Plus qu’un manque d’envie, qui supposerait une non-attirance pour un monde professionnel que l’on connaît, il me semble que les jeunes générations sont surtout indifférentes vis-à-vis de la fonction publique par méconnaissance de ce qu’elle peut leur offrir comme débouchés professionnels. Elles connaissent mal les carrières qu’on peut y déployer et ont, de ce fait, les plus grandes difficultés à s’y projeter. Il faut lever le voile sur ces emplois, donner à voir ces métiers et leur immense variété, insister sur les possibilités de mobilité d’un corps à l’autre, d’un versant à l’autre, et casser les représentations stéréotypées : devenir inspecteur des finances publiques, ça n’est pas faire seulement du contrôle fiscal, par exemple !
Chez les jeunes dont les parents sont agents publics, le goût de la fonction publique est souvent encore bien présent.

► De votre point de vue, le sens de la mission et la notion d’engagement pour le service public ont-ils été écornés ces dernières années ?

Le « fonctionnaire bashing », parfois abondamment relayé, abîme incontestablement l’image des administrations publiques, tout comme le développement de l’emploi contractuel dans la fonction publique ne facilite pas la promotion des concours administratifs et des carrières vers lesquelles ils mènent. Reste que l’image des services publics continue d’être bonne, et que l’attachement à cette notion demeure marqué dans les enquêtes d’opinion. Sans que cela rejaillisse, hélas, sur les métiers et les agents qui les exercent.

► Comment avez-vous vu évoluer le profil des étudiants des Ipag et CPAG [les instituts et centres de préparation à l’administration générale, ndlr] ces dernières années ?

Les statistiques que nous établissons au sein du réseau des Ipag-CPAG montrent une relative stabilité des effectifs étudiants dans nos structures. Les variations d’une année sur l’autre peuvent atteindre 15 à 18 % des effectifs, mais sur un temps plus long, nous ne constatons pas d’érosion sensible du nombre d’inscrits, qui s’établit entre 3 500 et 4 000 étudiants, pour un nombre de dossiers de candidature orienté plutôt à la baisse ces dernières années et oscillant entre 5 500 et 7 000 par an. Concernant le profil de nos étudiants, les Ipag et CPAG ont la particularité de constituer, à travers leurs formations, une passerelle pour les étudiants. On note donc une grande diversité des publics, un thème par ailleurs cher à la fonction publique. 70 % de nos étudiants ont un master 1 ou 2. Sur le plan disciplinaire, les domaines du droit et de l’administration publique restent majoritaires chez nos étudiants (52 à 57 % du total) mais ceux de l’économie, de la gestion, des lettres et sciences humaines sont aussi assez largement représentés. Nous voyons en revanche très peu arriver dans nos structures des étudiants ayant fait des études de langues ou des études scientifiques. Socio-économiquement, plus d’un étudiant sur 4 inscrit dans un Ipag ou un CPAG est boursier (et parfois bien davantage dans les Ipag situés dans les territoires qui souffrent sur le plan économique), ce qui constitue une part importante des effectifs comparativement à d’autres formations. On note aussi que plus d’un inscrit sur 6 l’est en formation continue. Ce fort pourcentage de public salarié est également une caractéristique des Ipag et CPAG.
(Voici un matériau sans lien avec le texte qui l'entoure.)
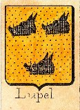 Armes de Lupel : d'or, à trois hures de sanglier de sable, deux en chef, une en pointe.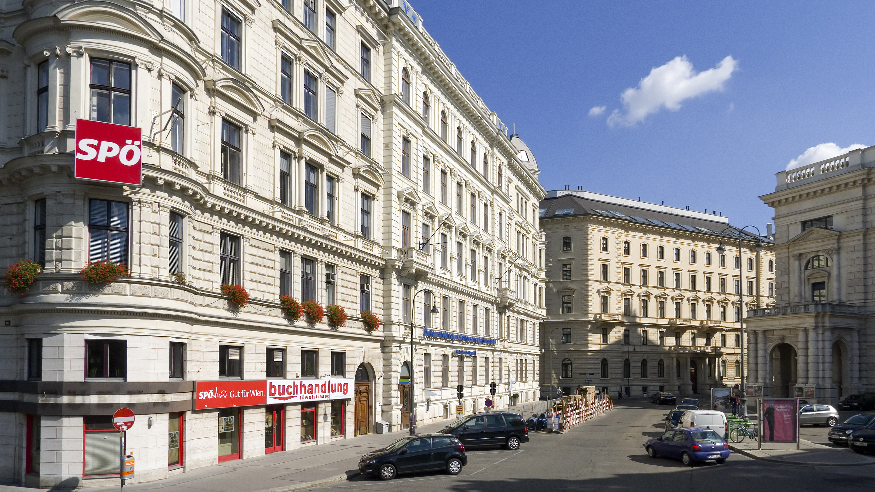 Löwelstraße in Wien 1 bei Nr. 20 Richtung Südosten

► Les « prépas Talents », mises en place par l’exécutif pour diversifier l’accès à la haute fonction publique et renforcer l’égalité des chances, portent-elles déjà leurs fruits ?
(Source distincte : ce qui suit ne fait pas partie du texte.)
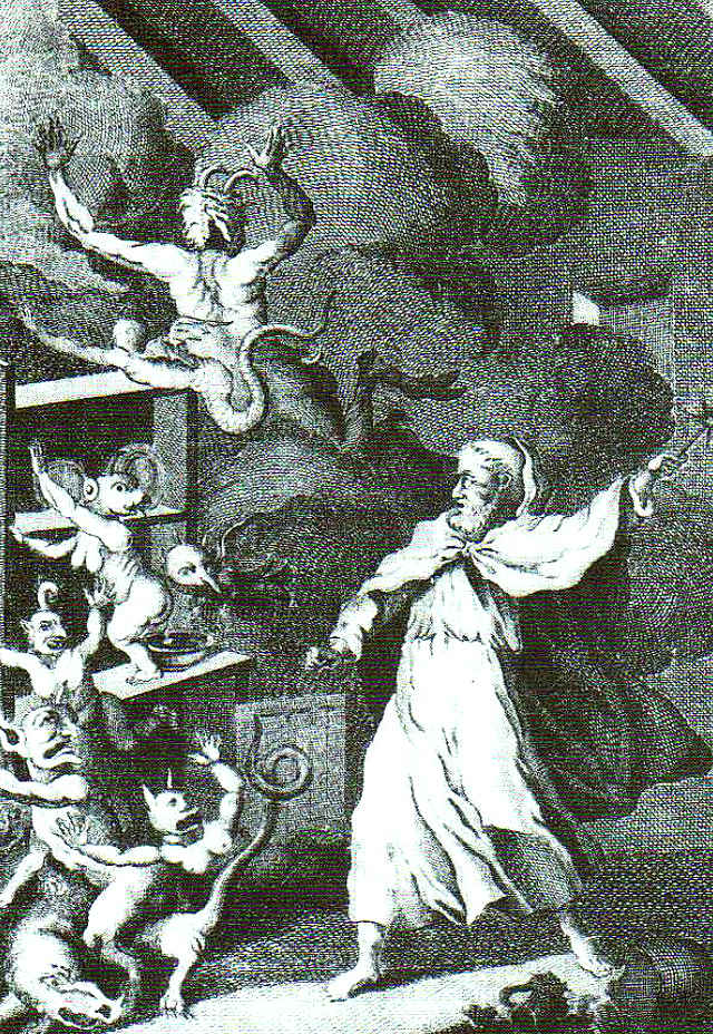 Juan de Cordoba chassant les démons

Quinze mois seulement après les débuts des premières « prépas Talents », il est trop tôt pour en faire un bilan. Elles peinent pour le moment à « faire le plein » de candidats, d’autant plus avec l’ouverture de nouvelles structures à la rentrée 2022. Certaines implantations géographiques questionnent : faut-il, par exemple, 2 préparations Talents aux concours A + à Toulouse, l’une portée par Sciences Po, l’autre par l’université ? De même, en dépit d’un maillage territorial qu’il faut souligner, y compris en outre-mer, la « métropolisation » des prépas Talents reste prégnante. Limoges, Tarbes, Corte et quelques autres font certes exception, mais le mouvement reste timide. En revanche, nous avons pu immédiatement noter combien l’accompagnement financier très significatif, aussi bien pour les structures que pour les étudiants, permet d’offrir un cadre de préparation rénové (financement de l’hébergement et des transports lors des stages et du passage des épreuves des concours, accompagnement pédagogique renforcé…). De même, le mentorat par des fonctionnaires et hauts fonctionnaires a été très largement plébiscité par les préparationnaires. Les contacts avec les administrations partenaires (présentation des métiers, accueil d’étudiants en stage…) ont également été fructueux.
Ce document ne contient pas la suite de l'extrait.